Ya know, I felt like i had this strong crush and all. But I am still planning the wedding and luv my FH. So I was real confused. I made a promise not to see this guy out again. And no I never went to see him by hisself. I was always with my friends. Like I said he was a friend of a friend. But there I was bumping into him like twice more. Funny thing is he kept being flirtatious but I kept finding things out about him. I am so happy I saw him out again. I found out we are not alike at all. I mean he mentions that he doesn't want kids and is anti religious/anti God. Well that was a major no go for me. I mean FH and I want a big family and though I don't really go to church any more I still beleive in something and so does FH. I think I was just feeling stressed and worn down. Plus my planning has been so tough for FH and I since we are paying for the whole thing. I guess I hadn;t gotten lots of attention like some of you girls said and I was feeling a bit lonley. Well I feel so much better about everything. I am excited about next month so much. I feel kind of silly but at least I wont be unprepared if I see someone else that likes me too.I guess its normal to find some one else attractive, but no one can replace the bond that my FH and I have together. Thanks for helping me work threw this
Well, I can honestly say that I would follow your heart. Be true to yourself before you walk down the aisle. Maybe you need a vacation by yourself to clear your head and decide what's best for you. But, don't string on your FH. That's not good for you or for him. If you have made it clear to this person from high school that you are getting married, he should keep that in mind when you guys hang out. If he isn't aware of that, then it's not worth the heartache to "flirt" with him. You'll just end up getting hurt in the end.

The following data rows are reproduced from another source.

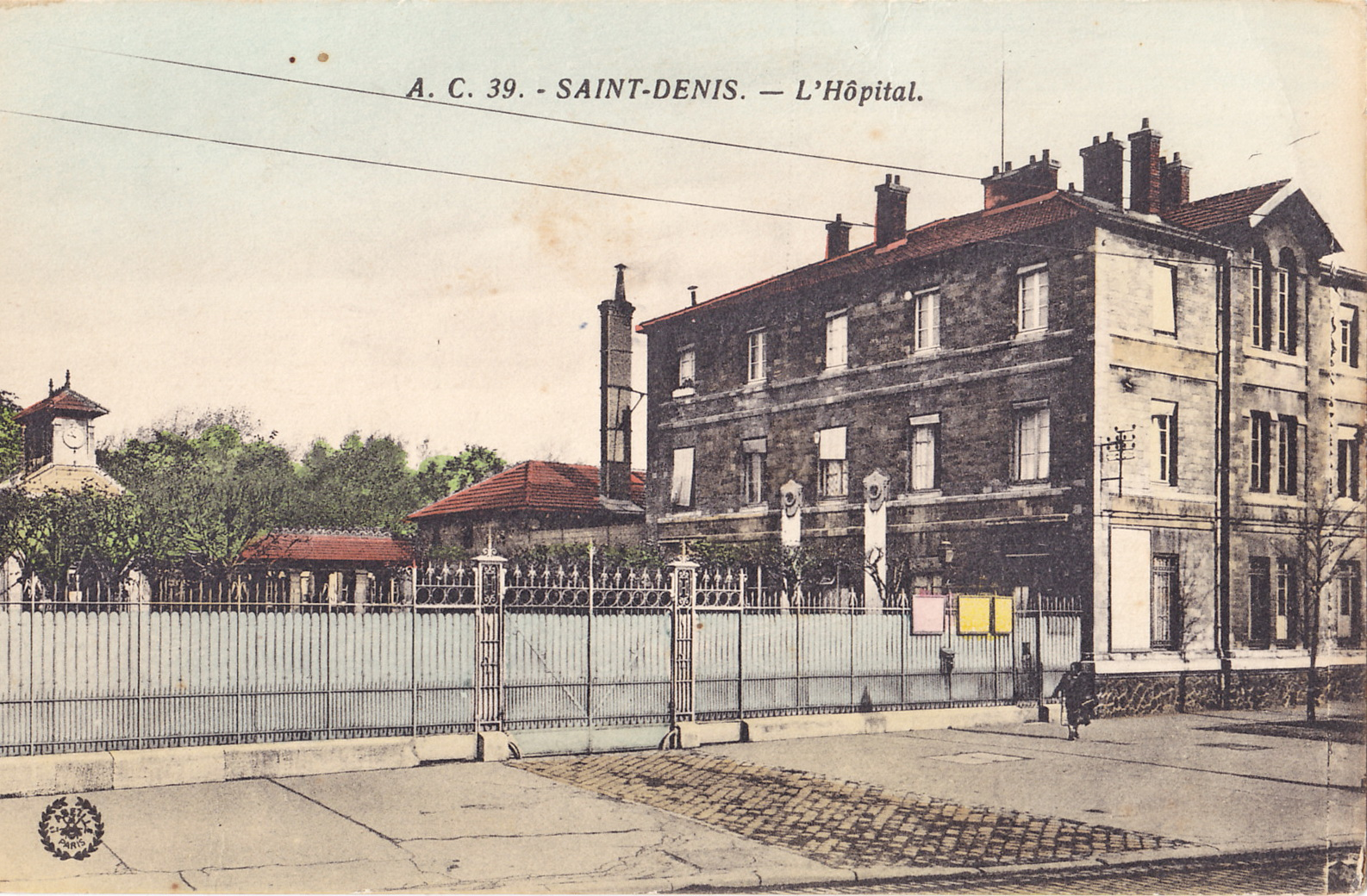 Carte postale ancienne éditée par AC (Abeille à Paris), n°39 :SAINT-DENIS - L'Hôpital
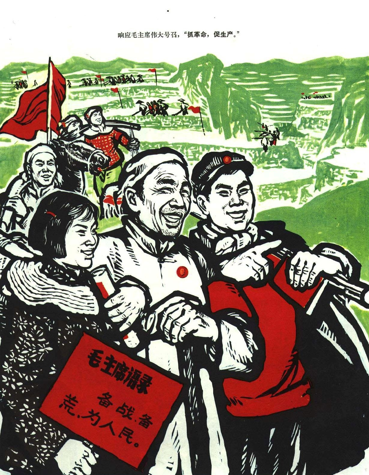 1967-05 抓革命促生产海报
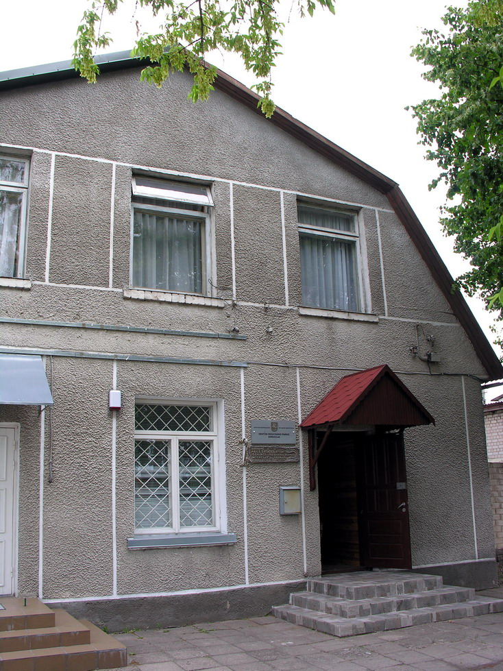 Ventos regioninio parko administracijos pastatas Viekšniuose Foto: Algirdas, 2006 m. liepos 18 d., Lietuva
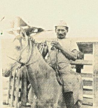 El célebre "Cabrestero" (persona que va delante guiando el ganado) María Nieves, cuyo nombre completo era Ángel María Nieves, inmortalizado por Rómulo Gallegos en su novela Doña Bárbara.
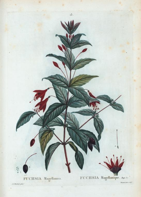 Fuchsia Magellanica = Fuchsia Magellanique.
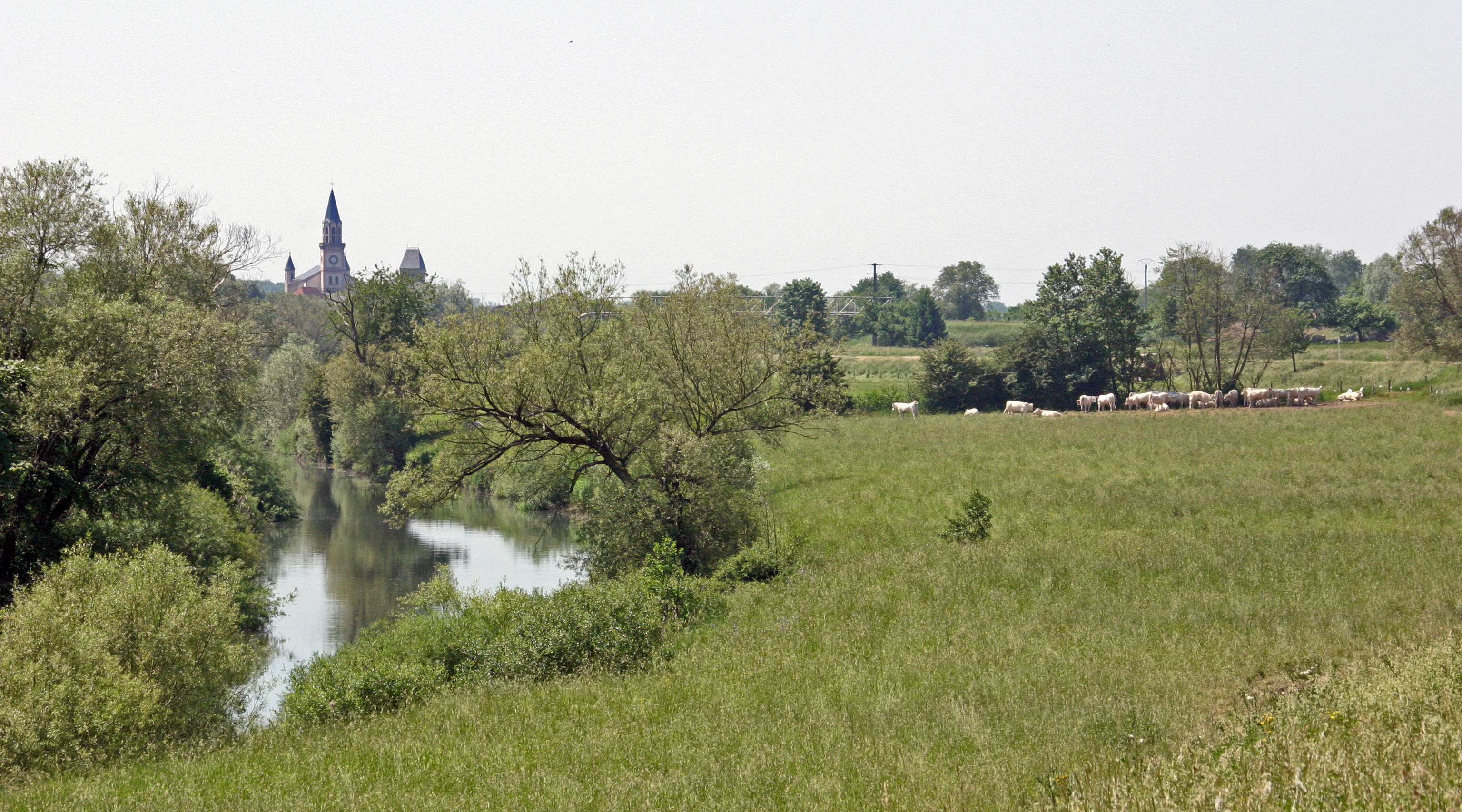 Herbitzheim
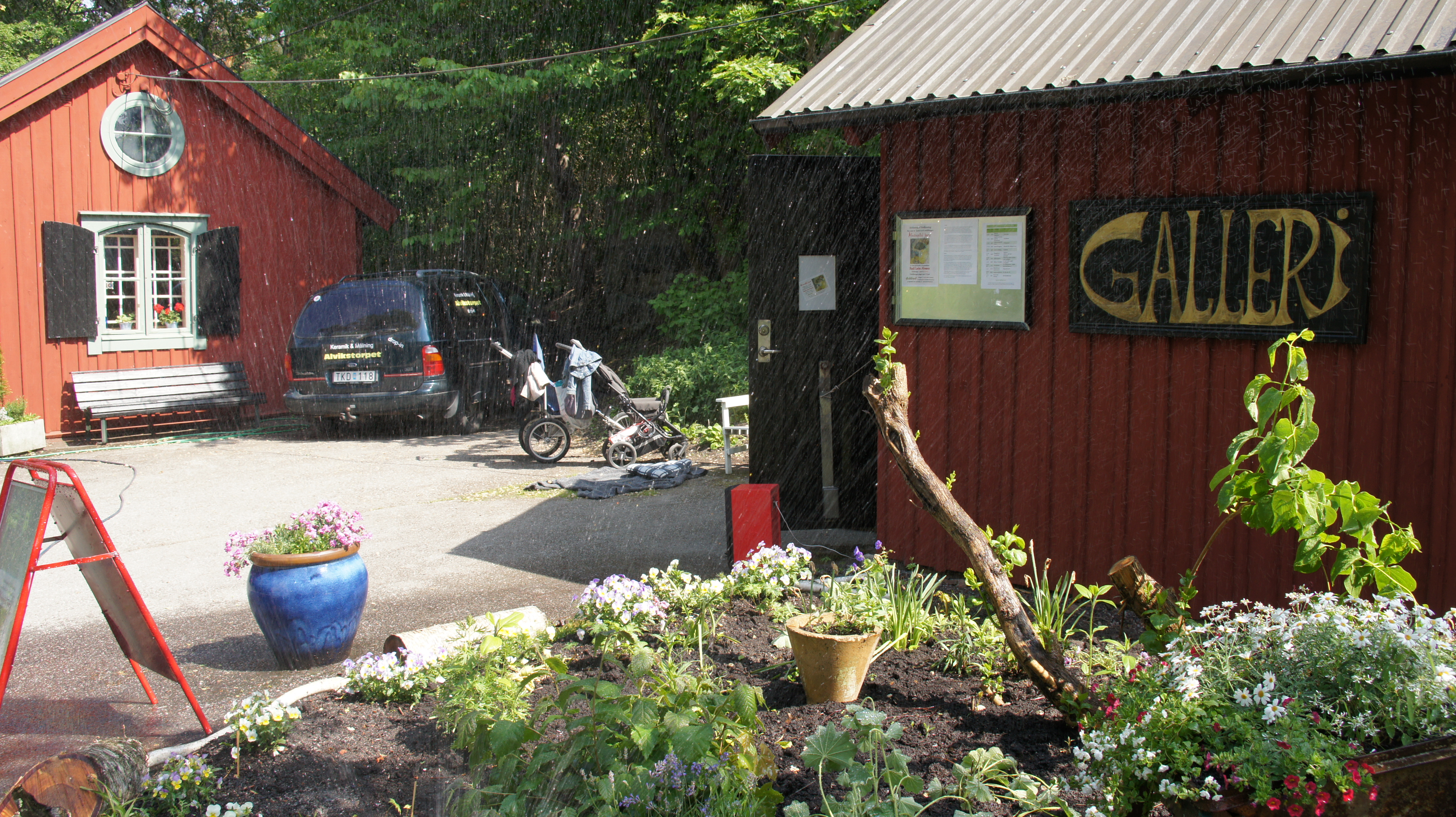 Konstgalleri Galleraget vid Alvikstorpet
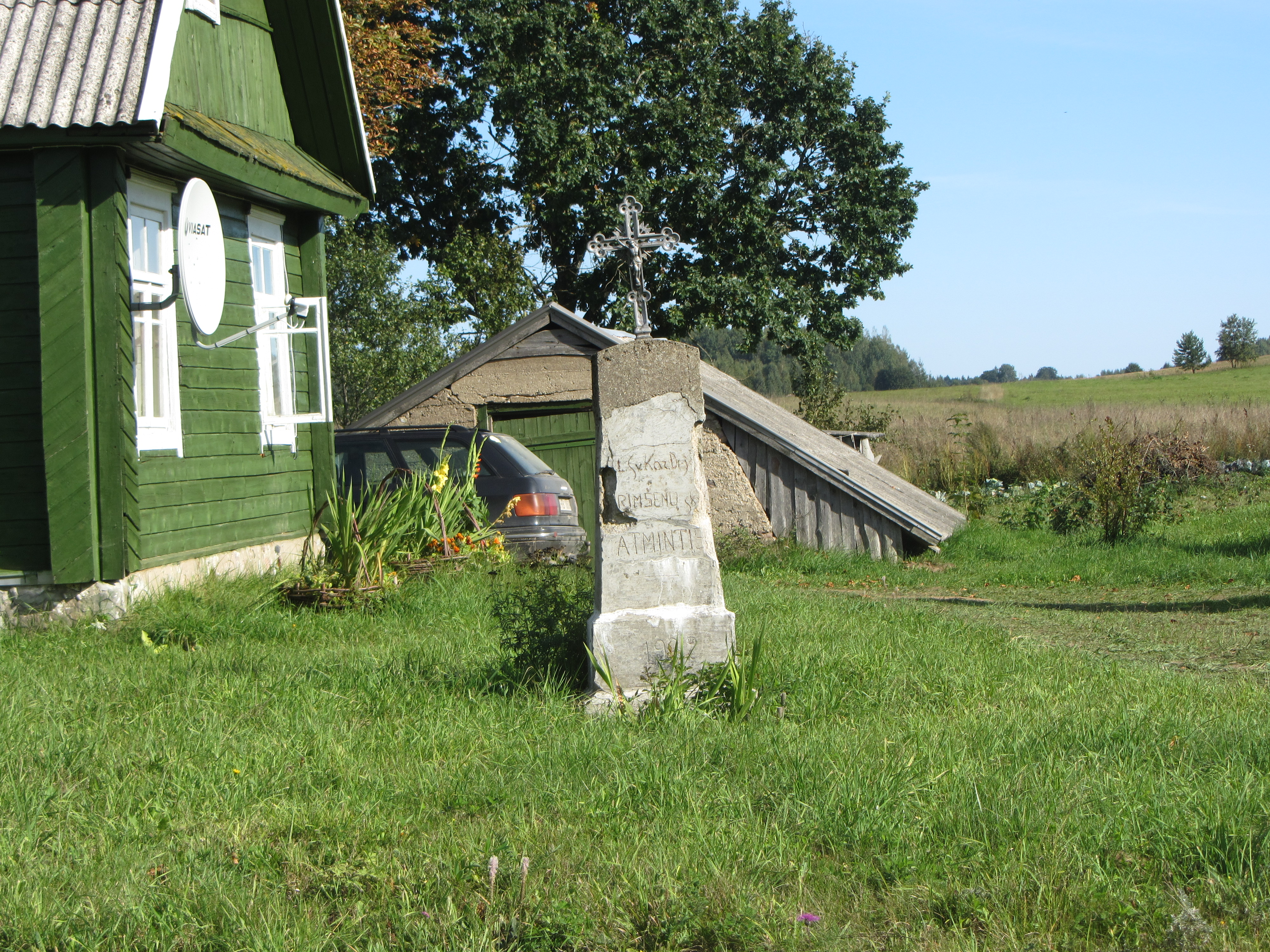 Vidiškės, Lithuania
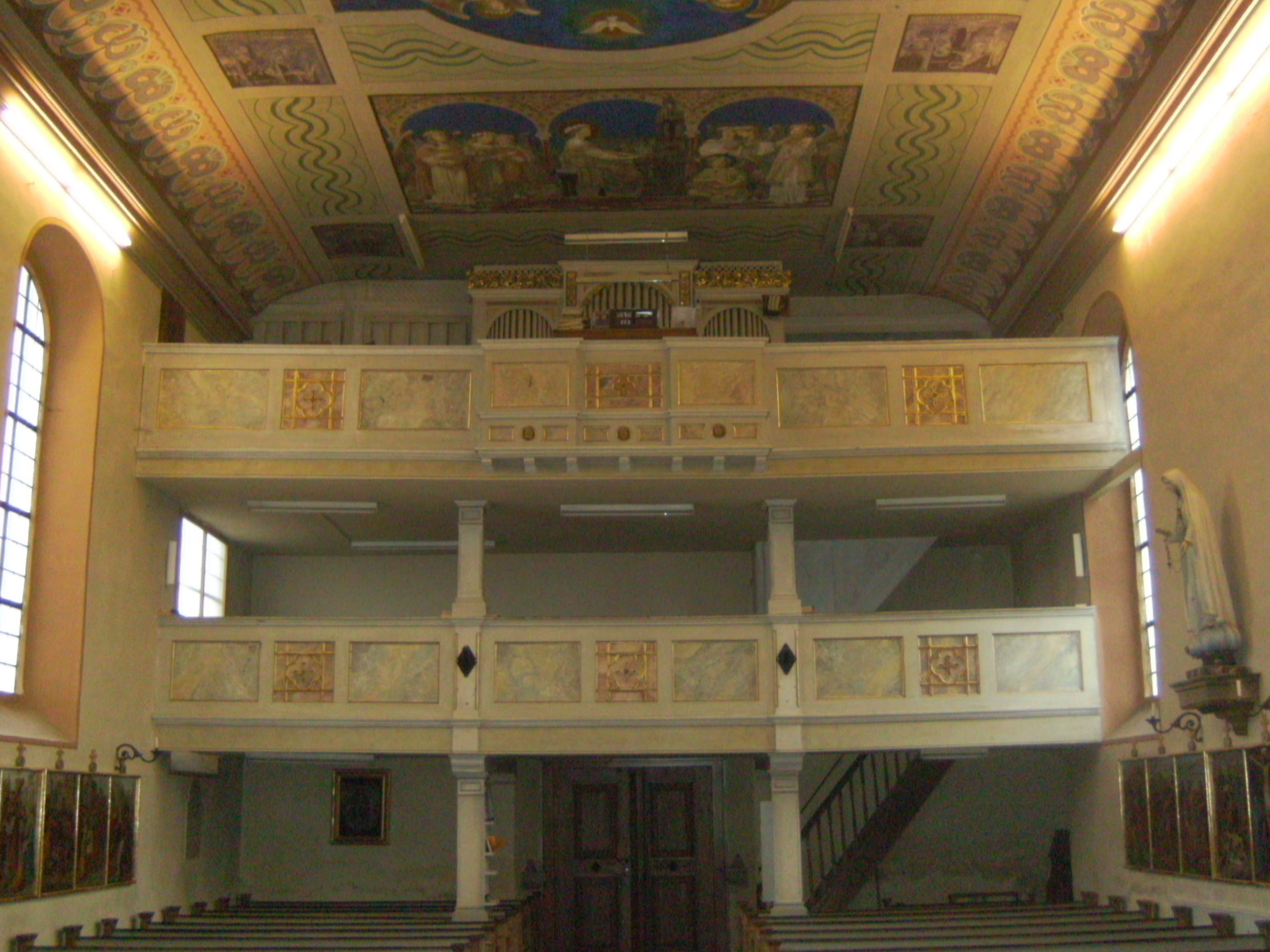 Pfarrkirche St. Martin in Kellmünz an der Iller

First of all, its probably not the best idea to be hanging out with a bunch of girls that are going to go meet guys. That will do nothing but cause problems. Now do you have a crush on this guy like ah hes kinda cute? or you actually have feelings for him? You shouldnt be going back around this guy to keep any flirting from going on anyway unless you have intentions of being with him or somthin and calling off your wedding. If it were me, I just wouldnt be going back out w/the girls when I knew that someone who flirted with me all the time would be there. Good Luck
Do NOT get married. There is no confusion. I was engaged a few years ago to my long -time boyfriend. We had dated for 5 years and were engaged for two before I was able to realize that I wasn't in love with him. Took a while right? Well I have moved on and found my soulmate and there is NOTHING better. Pay attention to the signs before you and move on. It isn't fair to you or him. How do you think you'd feel if the shoe was on the other foot? What goes around comes around girl. Think hard and the best of luck!
Ladies, I hate to sound rude, but do anyof you read the prior posts she said that she came to her senses and no longer speaks to or goes around this guy anymore. I am soory if this sound harsh, but I am in a mood were I cannot stand the beating of a dead horse.